因為心頭不快,他忍不住又噴了一口鮮血,卻已暗自拿定主意,一定要搶在天司殺、地司命及皇影武士荒缺到達之前,將小野西樓擊殺!
端木蕭蕭不失時機地高喝:「千島盟賊子還不降伏?負隅頑抗,惟有死路一條!」
哀邪心中絕望之極,看來,自己投靠千島盟是一個絕對的錯誤,如果不曾投靠千島盟,那麼驚怖流或許還可以在世人沒有察覺的情況下悄然發展壯大,而一旦依附了千島盟,千島盟就會為了自身的利益,而早早地把驚怖流推向前臺,讓驚怖流為千島盟衝鋒陷陣。若成功了,最大的受益者不是驚怖流本身,而是千島盟;若失敗了,損失驚怖流的人馬比損失千島盟本部的人馬,顯然要無關痛癢的許多。
不過事到如今,後悔已毫無意義,哀邪更清楚地知道如果投降的話,就算大冥冥皇有可能為了某種原因饒千島盟的人不死,也絕不可能放過驚怖流的人!當年的驚怖流肆虐天下的情景,足以讓任何人談之色變,冥皇怎可能會給驚怖流東山再起的機會?相比之下,千島盟雖然一直對大冥樂土滋擾不斷,但還從來沒有真正地讓大冥王朝有惶惶不可終日的感覺。
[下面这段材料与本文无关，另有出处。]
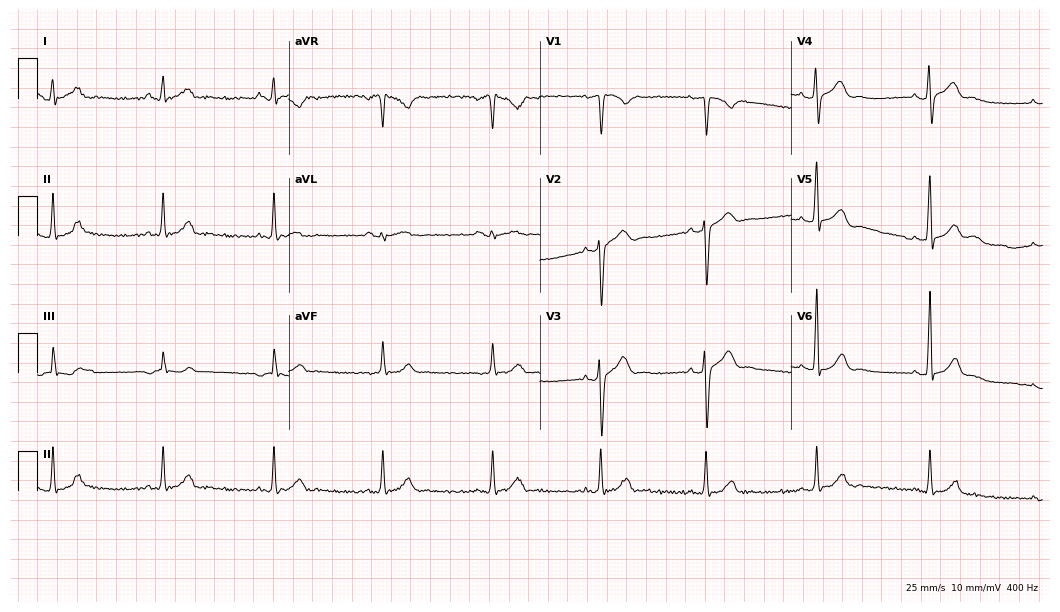
12-lead ECG from a male, 23 years old (10.2-second recording at 400 Hz). No first-degree AV block, right bundle branch block, left bundle branch block, sinus bradycardia, atrial fibrillation or sinus tachycardia recorded for this tracing.

所以,哀邪毫不猶豫地斷然道:「千島盟向來只戰不降!想讓我等屈服,實是痴人說夢!」
小野西樓聽得清清楚楚,不由有些感慨,她對哀邪的一些舉措本是頗有微辭,包括在隱鳳谷哀邪讓手下的人大肆殺戮已沒有反抗能力的隱鳳谷弟子那件事。但現在看來,至少哀邪對千島盟的確是忠心耿耿的。
哀邪話音剛落,忽聞有詭異怪笑響起,笑聲之後,是極具獨特的聲音:「很——好,人——在——世——間,就——是——要——永——不——屈——服!」
說話者不僅聲音獨特,而且話中每一個字的音量都是一般高低,毫無輕重緩急的區別,讓人感到他所說的並不是一句完整的話,而是一個一個單獨的字。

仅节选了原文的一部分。